Sunday, January 3, 2010

Oxygen

Funny how you take things for granted until they are jeopardized in some way isn't it? I woke up this morning feeling like I was drowning. I could here a horrible sound, shrieking I guess. It was me. And I could hardly catch my breath. I put myself in the car and went up to the hospital and it was confirmed that I have Pneumonia. Kind of crappy really. If I get any kind of a cold it just goes straight to my lungs because I have asthma. This to shall pass, thankfully due to antibiotics!

I am so blessed though, because I always have people ready and willing to help me out. My Mom rushed over and made a pot of soup and did my dishes. My In laws came and took my kids to church, my Sis came and took Sophie for the day and I had 2 fabulous friends offer help as well. I am so grateful for the power of the priesthood, in a few minutes I am going to get a blessing from my Husband, and because of that I know I will sleep soundly. Lastly, I look forward to when I can do Yoga again and take some long deep breaths, Oxygen is not something to take for granted, each breath gives life. ~E


Friday, January 1, 2010

2010!

We saw the new Year in last night with our kids and some great friends. We were all so blessed to be with one another! We had great food, a movie full of action (which helped me stay awake!) and lot's of laughs.

Looking back over 2009, I feel like my greatest achievement was learning to be a bit more positive. I am still not the most positive person you will ever meet, but, I am so much better than I ever have been. I am so proud of myself for this. I am,and have always been a realist. I believe I still am now I am just a realist who has hope.

Moving forward into 2010 I have only a few goals. ( Wes has always told me I bite off more than I can chew, and he is right.) The first Goal being to Wake up everyday and realize it is a new day. Identify, what I did good the previous day. Being a stay at home Mom my days tend to start running into each other and I start feeling like I am living the same day every day. This sometimes gets me down. So I am sure that if I make an effort to separate my days in my thoughts this will improve.

My second goal is to consciously think of one person I need to help each day and do it.
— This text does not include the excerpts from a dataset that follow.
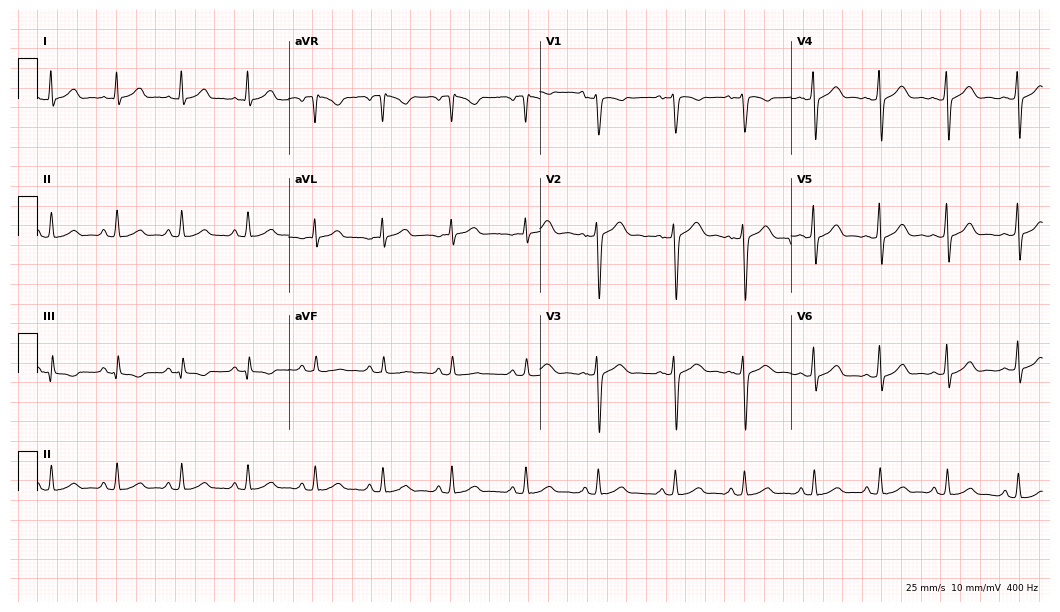
Resting 12-lead electrocardiogram (10.2-second recording at 400 Hz). Patient: a woman, 35 years old. Read as a normal ECG.
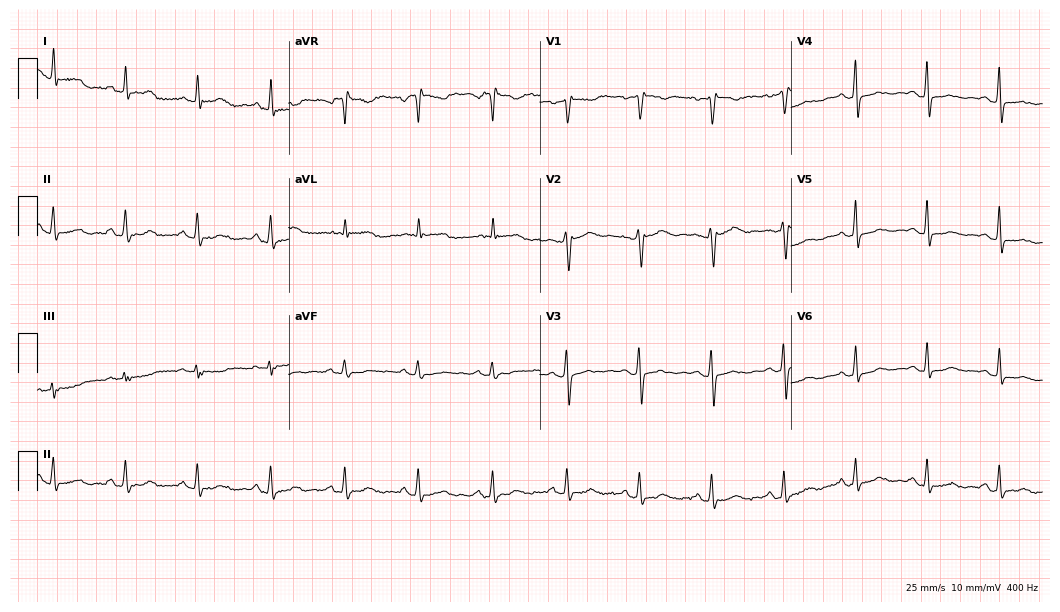
Electrocardiogram, a female patient, 49 years old. Of the six screened findings (first-degree AV block, right bundle branch block (RBBB), left bundle branch block (LBBB), sinus bradycardia, atrial fibrillation (AF), sinus tachycardia), none is recorded. Only these six findings were labelled.
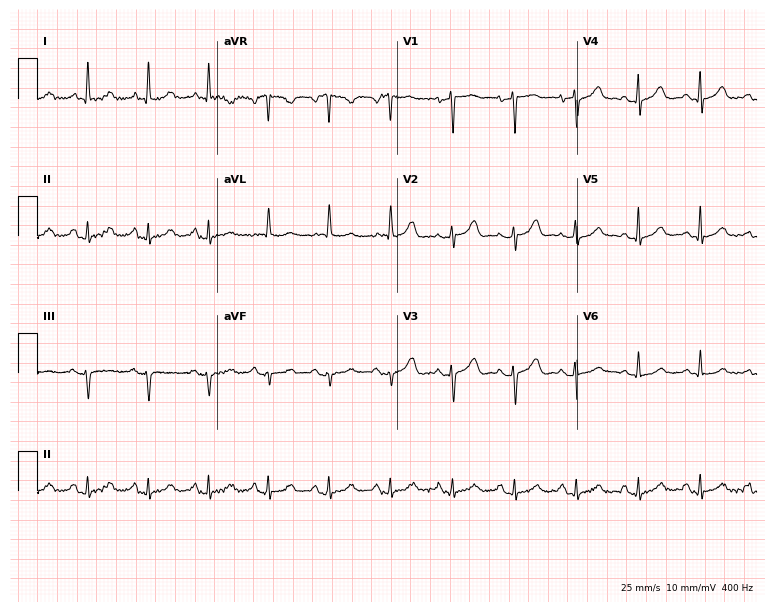
Electrocardiogram (7.3-second recording at 400 Hz), a woman, 70 years old. Overall reading on record: normal ECG.

I am sure I help people out everyday, but I don't know that I recognize it. So if I make a concious effort I think it will help me to know that I am making a difference in the world each day. This is something I feel is important, because it brings peace to the soul, knowing that maybe each day you are accomplishing something.

Seriously, this stuff really probably only makes sense to me, but hey, that's OK.
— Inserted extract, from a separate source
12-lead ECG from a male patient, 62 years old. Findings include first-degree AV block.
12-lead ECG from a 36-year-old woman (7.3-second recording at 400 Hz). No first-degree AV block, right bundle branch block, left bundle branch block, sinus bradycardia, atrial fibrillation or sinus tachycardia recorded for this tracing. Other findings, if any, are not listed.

I ran across some of the Daili Lama's advise for the new Millennium and loved it. So I leave with that and a video about hope. HAPPY NEW YEAR! ~E


Instructions for life in the new millennium from the Dalai Lama
1. Take into account that great love and great achievements involve great risk.
2 When you lose, don't lose the lesson.
3. Follow the three Rs: respect for self, respect for others, and responsibility for all your actions.
4. Remember that not getting what you want is sometimes a wonderful stroke of luck.
5. Learn the rules so you know how to break them properly.
6. Don't let a little dispute injure a great friendship.
7. when you realize you've made a mistake, take immediate steps to correct it.
8. Spend some time alone every day.
9. Open your arms to change, but don't let go of your values.
10. Remember that silence is sometimes the best answer.
11. Live a good, honorable life. Then when you get older and think back, you'll be able to enjoy it a second time.
12. A loving atmosphere in your home is the foundation for your life.
13. In disagreements with loved ones, deal only with the current situation. Don't bring up the past.
14. Share your knowledge It's a way to achieve immortality.
15. Be gentle with the earth.
16. Once a year, go some place you've never been before.
17. Remember that the best relationship is one in which your love for each Other exceeds your need for each other.
18. Judge your success by what you had to give up in order to get it.
19. Approach love and cooking with reckless abandon."